Puisque tous les cinq ans, puis tous les dix ans, puis enfin tous les vingt ans, l’une des bouteilles contenant ces graines est extraite du sol. À l’origine, le but était de déterminer combien de temps ces échantillons survivraient. Si la plupart de ces spécimens ont perdu leur vitalité au cours des soixante premières années d’enfermement, certains, au contraire, poussent, ou plutôt germinent toujours. Exemple avec quelques molènes, ou herbacées Dicotylédones, qui continuent à défier le temps.
La question originelle de William Beal – combien de temps ces plantes indésirables peuvent survivre dans un sol? – demeure donc parfaitement valable, même sans réponse. Comme quatre bouteilles restent encore enterrées, l’expérience se poursuit, et durera même jusqu’en 2100. Elle revêt ainsi une importance éloignée du caractère anecdotique qu’elle pouvait revêtir de prime abord.
«Notamment pour la conservation des espèces rares et la restauration des écosystèmes, explique Lars Brudvig, un professeur de biologie végétale.
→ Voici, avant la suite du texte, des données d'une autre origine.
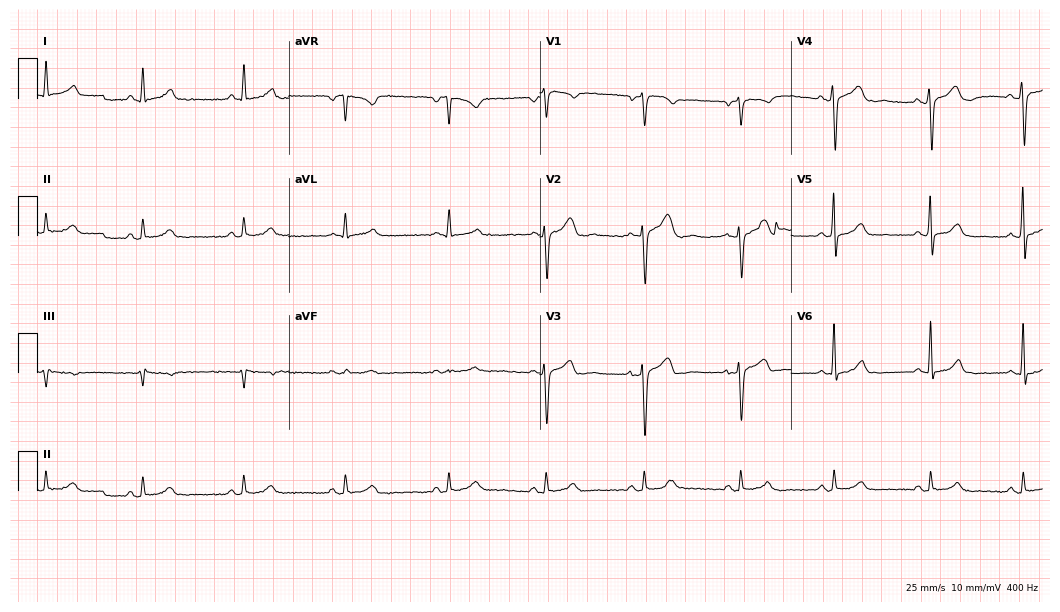
Electrocardiogram, a male patient, 34 years old. Overall reading on record: normal ECG.
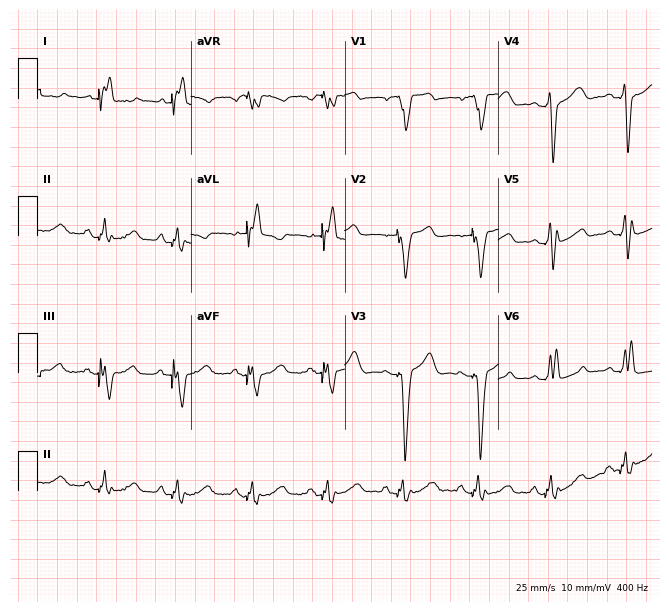
12-lead ECG from a woman, 73 years old (6.3-second recording at 400 Hz). No first-degree AV block, right bundle branch block (RBBB), left bundle branch block (LBBB), sinus bradycardia, atrial fibrillation (AF) or sinus tachycardia recorded for this tracing.
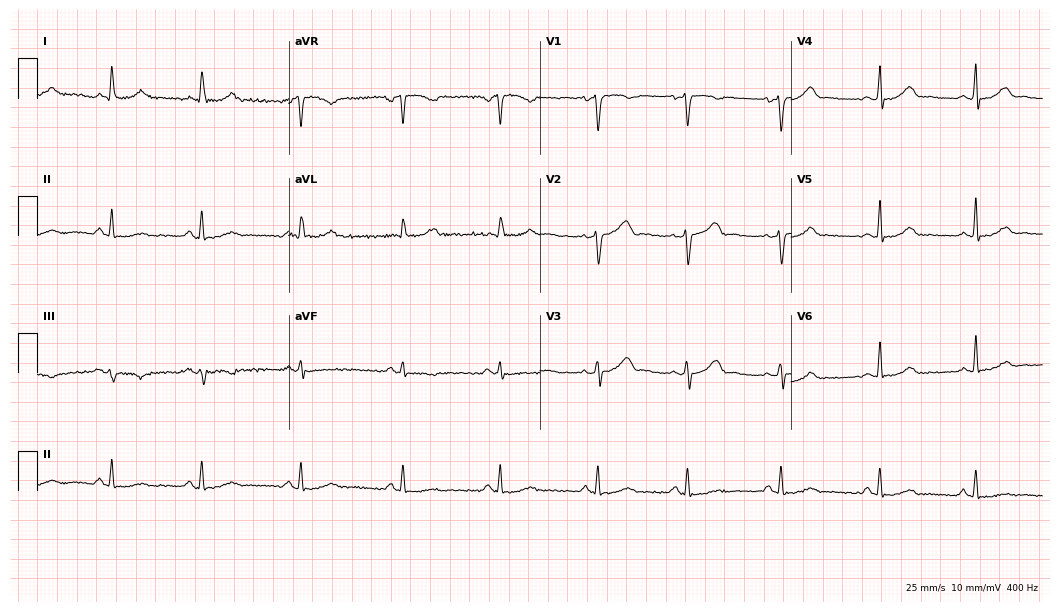
Standard 12-lead ECG recorded from a female patient, 32 years old (10.2-second recording at 400 Hz). None of these six findings is recorded: first-degree AV block, right bundle branch block (RBBB), left bundle branch block (LBBB), sinus bradycardia, atrial fibrillation (AF), sinus tachycardia. Findings outside these six are not listed.
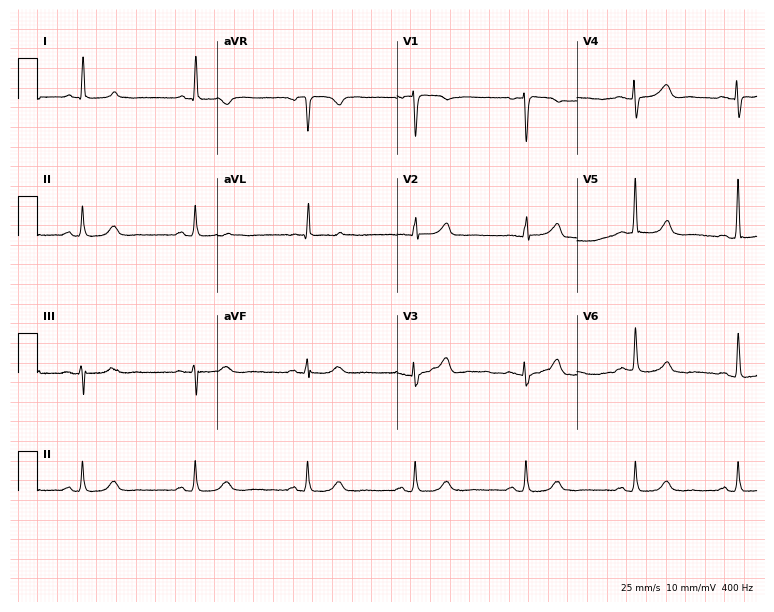
ECG (7.3-second recording at 400 Hz) — a 65-year-old female. Screened for six findings — first-degree AV block, right bundle branch block, left bundle branch block, sinus bradycardia, atrial fibrillation, sinus tachycardia — none is recorded. Findings outside these six are not listed.

Exemple avec les plantations de prairies sur d’anciennes terres agricoles. Nos résultats aident à déterminer quelles espèces de plantes pourraient constituer des mauvaises herbes problématiques pour un projet de restauration et quelles autres espèces pourraient ne pas l’être, en fonction de la durée pendant laquelle un champ a été cultivé avant d’être restauré.»Par ailleurs, grâce à un tout premier séquençage de l’ADN des graines enterrées par William Beal il y a plus de 140 ans, les chercheurs ont pu confirmer la nature des espèces représentées. Et parmi celles-ci, ils ont détecté un hybride, résultant probable d’une erreur de manipulation datant du lancement de l’essai.
Cette expérience scientifique active est l’une des plus anciennes au monde. Et elle est toujours en cours. Ce qui au départ était destiné à venir en aide aux agriculteurs dépasse aujourd’hui largement ce cadre. William James Beal, son initiateur, fut un pionnier dans le développement du maïs hybride.